LOW VISION

May 23, 2012 Qeeya Aulia 0 Comments

Gue gak tahu apapun sebelumnya tentang low vision dan baru tahu malam ini. Saat dr.Ferdiriva, sang penulis CADO-CADO mempublikasikan link video tentang low vision (kalau mau lihat, silahkan klik disini).  Menurut link itu, low vision adalah gangguan penglihatan kronik yang tidak dapat dikoreksi melalui penanganan medis, seperti operasi, obat-obatan dan tidak dapat dikoreksi secara refraktif dengan kacamata ataupun lensa kontak. Namun low vision masih memiliki sisa penglihatan yang dapat digunakan untuk melakukan kegiatam sehari-hari dengan keterbatasan.

Suatu hari, gue duduk di selasar masjid kampus gue yang sekarang sedang dirombak. Ada seorang laki-laki yang berdiri tak jauh dari tempat duduk gue. Dia mendekatkan handphonenya dengan jarak yang sangat dekat, tak biasa. Saat itu, gue berpikir, mungkin ada sesuatu dengan matanya. Hanya sebatas itu. Tapi rasanya setelah malam ini, asumsi gue bertambah, mungkinkah dia orang dengan low vision?

Entahlah, gue terlalu sok tahu kalau sudah menyangkut tentang judgement.

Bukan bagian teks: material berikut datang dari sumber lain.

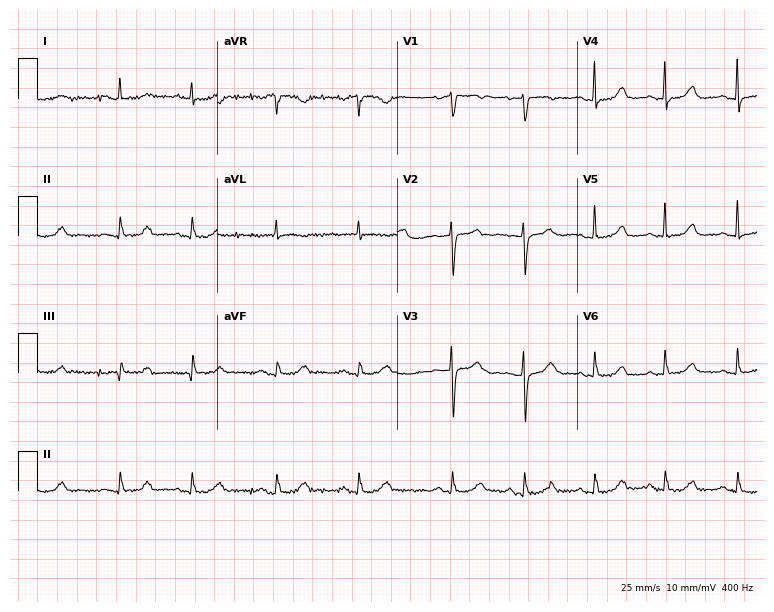
Standard 12-lead ECG recorded from a female, 73 years old. Read as a normal ECG.

Ada hal lain yang membuat gue agak jerih setelah melihat video itu dan teringat sepotong kejadian di depan masjid beberapa tahun yang lalu. Hal itu adalah kesamaan antara mereka berdua. Sama-sama masih semangat belajar walau kondisi penglihatan yang tak sempurna.

Mata gue minus. Tapi bisa diatasi dengan kacamata. Gue baru pakai kacamata di kelas 2 SMP. Saat itu, langsung minus 2,5. Setidaknya, gue "sedikit" bahkan sangat sedikit merasakan betapa frustasinya tidak bisa melakukan hal yang sama dengan orang lain saat sedang belajar di kelas.

Semua orang membaca tulisan di papan tulis, gue bosan karena saat mereka berusaha membaca dan menghapal dengan lantang, gue hanya bisa menyipitkan mata, berharap bisa melihat tulisan dengan fokus yang baik.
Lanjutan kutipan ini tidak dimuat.